Hummingbird Project Wrap-Up
Humans are remarkably good and recognising one another from both the face and the voice. However, humans are not alone in being able to perform these tasks. Computer algorithms can now identify faces and voices, with performance approaching (and sometimes exceeding) that of human perceivers under certain conditions. The aim of the Hummingbird Project was to (i) compare performance of humans and computer algorithms on face and voice matching (verification) tasks and (ii) determine whether building in human-like strategies could improve algorithm transparency and performance.
The first phase of the Hummingbird Project focused on face recognition. The goal of this phase of work was to identify the strategies used by humans during face recognition and then to find innovative ways of incorporating these strategies into the computer algorithms in the hope of enhancing capability. A broad survey of the human face recognition literature revealed four factors of importance: facial distinctiveness, facial familiarity, internal feature weighting, and the use of 3D information. While facial distinctiveness and familiarity showed little effect on algorithm performance, differentially weighting internal features of the face – the t-shaped region of the face encompassing the eyes, nose, and mouth – produced a robust improvement in performance. Similarly, generating a 3D face from a single 2D image proved effective in correcting for variations in viewpoint across different images. Thus, the strengths of the human perceiver can successfully be captured in an automated process, improving both transparency and capability. For a full report of the findings, follow this link .
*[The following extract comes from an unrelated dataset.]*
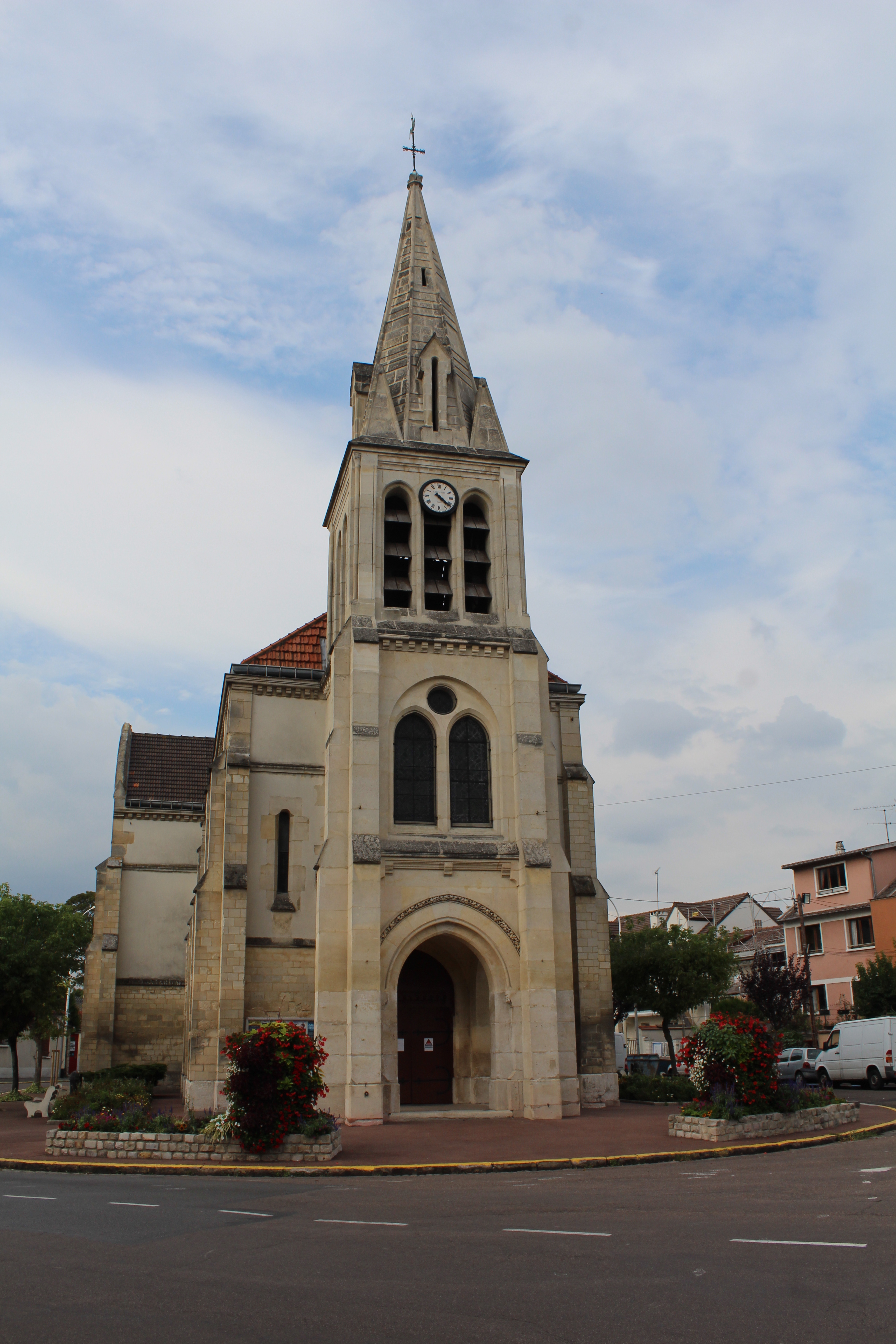 Église Saint-Henri de Neuilly-Plaisance.

The second phase of the Hummingbird Project focused on voice recognition. The goal of this phase of work was to test human and algorithm performance under different listening conditions and determine whether the strategies used by humans could be incorporated into the algorithm to enhance capability. Experimental studies of human voice recognition revealed the vulnerability of unfamiliar voice matching to changes in speech style, background noise, telephone, disguise, and temporal reversal. In contrast, the algorithms arrived at the correct identity decision 100% of the time. Nonetheless, the degree of similarity between the enrolment and verification voice samples (indicated by a ‘similarity’ or ‘distance’ score) was adversely affected by a change in speech style, background noise, telephone, and disguise in a similar pattern to that observed in human perceivers. A notable difference between the human perceivers and algorithms was observed for unintelligible voice samples. While human performance was significantly worse of unintelligible speech clips, the algorithm was unaffected. The fact that that the computer algorithms outperformed humans under all listening conditions tested, poses an interesting question to the Hummingbird team: given that humans perform relatively poorly on voice recognition tasks, is it wise to build human-like strategies into the algorithm? Would this help or hinder performance? Work on this is question is underway and will extend until March 2020.
Although the Hummingbird Project will come to a close soon, these initial findings demonstrate that human-like strategies can be successfully incorporated into computer algorithms in order to improve transparency and performance. On-going work will explore fusion between human and machine decision-makers. These findings provide valuable information to the biometrics community in situations such as border patrol (faces) and telephone banking (voices) where algorithms are regularly being used to verify one’s identity. Not only do these findings demonstrate the conditions in which the algorithms may be vulnerable, but they also suggest ways of incorporating human-like strategies in order to overcome these vulnerabilities.